Lingua::JA::WordNet is yet another Perl module to look up
entries in Japanese WordNet.
The original Perl module is WordNet::Multi.
WordNet::Multi is awkward to use and no longer maintained.
Because of this, I uploaded this module.
=head1 METHODS
=head2 $wn = new($db_path) or new(%config)
Creates a new Lingua::JA::WordNet instance.
my $wn = Lingua::JA::WordNet->new(
data => $db_path, # default is File::ShareDir::dist_file('Lingua-JA-WordNet', 'wnjpn-1.1_and_synonyms-1.0.db')
enable_utf8 => 1, # default is 0 (see sqlite_unicode attribute of DBD::SQLite)
verbose => 0, # default is 0 (all warnings are ignored)
);
The data must be Japanese WordNet and English WordNet in an SQLite3 database.
=head2 @words = $wn->Word( $synset [, $lang] )
Returns the words corresponding to $synset and $lang.
=head2 @synsets = $wn->Synset( $word [, $lang] )
Returns the synsets corresponding to $word and $lang.
=head2 @synsets = $wn->SynPos( $word, $pos [, $lang] )
Returns the synsets corresponding to $word, $pos and $lang.

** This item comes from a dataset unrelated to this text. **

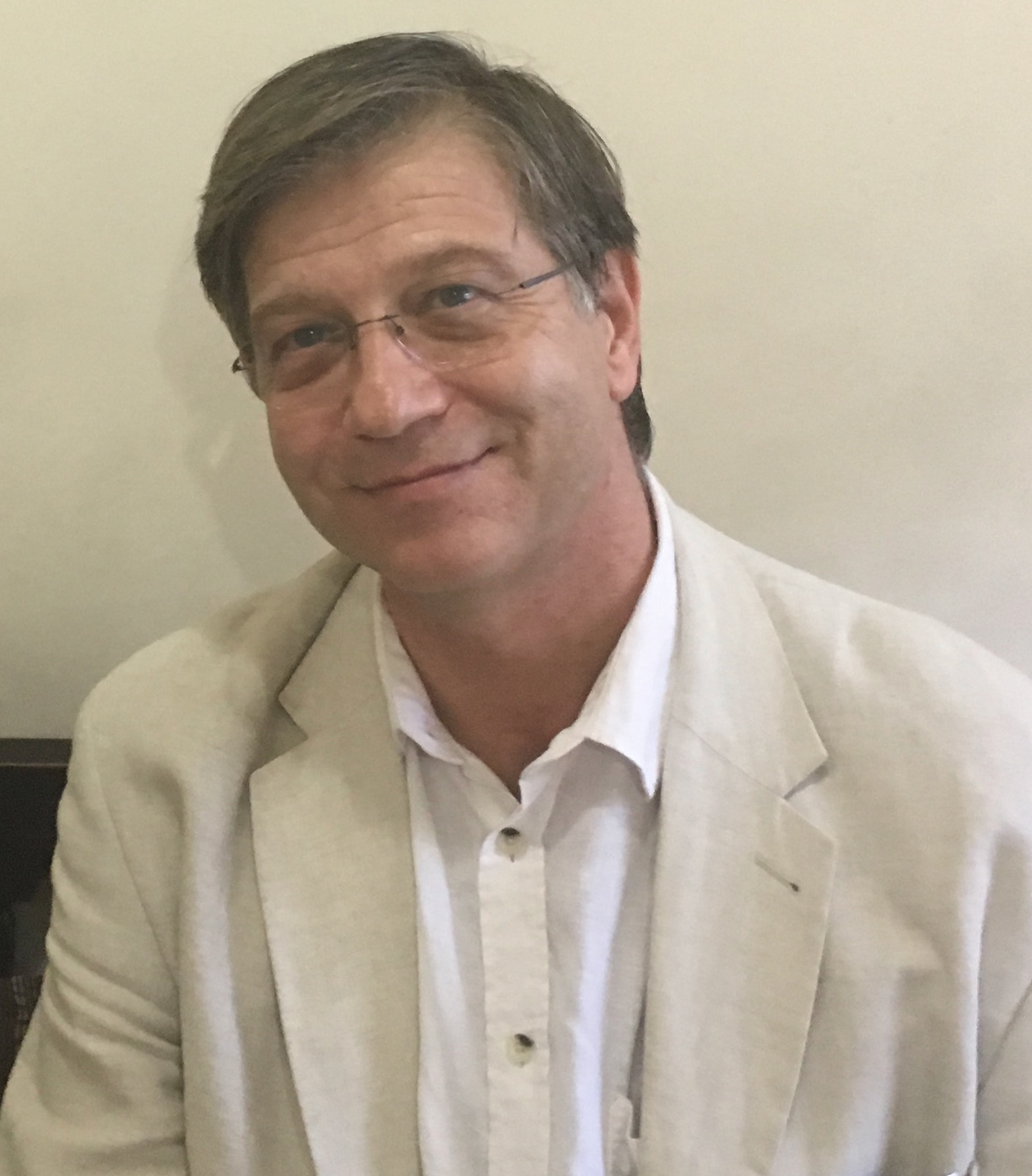 Olivier Da Lage

=head2 $pos = $wn->Pos($synset)
Returns the part of speech of $synset.
=head2 @synsets = $wn->Rel($synset, $rel)
Returns the relational synsets corresponding to $synset and $rel.
=head2 @defs = $wn->Def( $synset [, $lang] )
Returns the definition sentences corresponding to $synset and $lang.
=head2 @exs = $wn->Ex( $synset [, $lang] )
Returns the example sentences corresponding to $synset and $lang,
=head2 $allsynsets_arrayref = $wn->AllSynsets()
Returns all synsets.
=head2 $wordID = $wn->WordID( $word, $pos [, $lang] )
Returns the word ID corresponding to $word, $pos and $lang.
=head2 @synonyms = $wn->Synonym($wordID)
Returns the synonyms of $wordID.
This method works only under the bundled Japanese WordNet database file.
=head2 LANGUAGES
$lang can take 'jpn' or 'eng'. The default value is 'jpn'.
=head2 PARTS OF SPEECH
$pos can take the left side values of the following table.
a|adjective
r|adverb
n|noun
v|verb
a|形容詞
r|副詞
n|名詞
v|動詞
This is the result of the SQL query 'SELECT pos, def FROM pos_def'.
=head2 RELATIONS
$rel can take the left side values of the following table.
also|See also
syns|Synonyms
hype|Hypernyms
inst|Instances
hypo|Hyponym
hasi|Has Instance
mero|Meronyms
mmem|Meronyms --- Member
msub|Meronyms --- Substance
mprt|Meronyms --- Part
holo|Holonyms
hmem|Holonyms --- Member
hsub|Holonyms --- Substance
hprt|Holonyms -- Part
attr|Attributes
sim|Similar to
enta|Entails
caus|Causes
dmnc|Domain --- Category
dmnu|Domain --- Usage
dmnr|Domain --- Region
dmtc|In Domain --- Category
dmtu|In Domain --- Usage
dmtr|In Domain --- Region
ants|Antonyms
This is the result of the SQL query 'SELECT link, def FROM link_def'.
=head1 Out of memory!
In rare cases, this error message is displayed during the installation of this library.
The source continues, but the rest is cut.